Processos têm de demonstrar danos e perdas
Marco Polo de Mello Lopes, presidente do Instituto Aço Brasil, que reúne as fabricantes no Brasil, disse ainda não dispor das informações detalhadas das petições protocoladas no DoC e no ITC, para comentar, mas que isso tem prazo. “Primeiro, esperar para ver se os dois órgãos de comércio do país vão aceitar as petições para abrir investigações”, disse. Uma investigação de antidumping e direito compensatório demanda tempo, não menos que um ano, afirmou.
Segundo Lopes, se aberta, terá de demonstrar que as importações desse produto pelo mercado americano causaram danos e perdas às empresas locais e também nexo causal (vinculação entre as duas primeiras). No caso de imposição de antidumping, a defesa é feita pela empresas. Já em relação a subsídios são as autoridades do governo brasileiro que atuam.
A avaliação é que faz parte da regra do jogo tomar medidas de defesa comercial, mas o que chama atenção nessas petições é o grande número de países, de vários continentes - Américas, Europa, África, Ásia -, além de países do Oriente Médio e da Oceania. “O mundo inteiro estaria vendendo aço com preço baixo aos EUA?”, questiona Lopes. Ele observa que as empresas americanas já têm a proteção da seção 232, de Trump, com tarifa de 25% ou sistema de cotas, no caso do Brasil.
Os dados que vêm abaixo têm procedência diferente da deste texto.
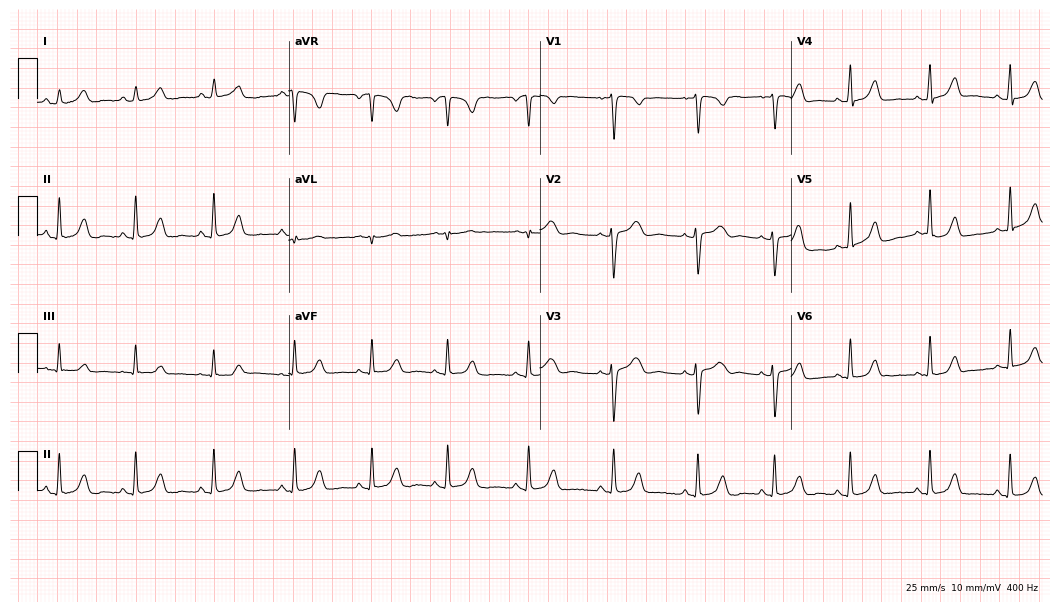
Electrocardiogram (10.2-second recording at 400 Hz), a female patient, 29 years old. Overall reading on record: normal ECG.

Para um especialista do setor siderúrgico, que preferiu não ser identificado, o processo, no caso do Brasil, atinge em cheio a CSN. E, do alvo mirado pelas usinas americanas, o volume brasileiro corresponde a menos de 7%. Canadá, México e Vietnã são os grandes exportadores desse tipo de material para os EUA. Para ele, há uma escalada protecionista global, todo mundo contra todos, em meio a um excesso de capacidade de oferta, principalmente da China, que beira 600 milhões de toneladas.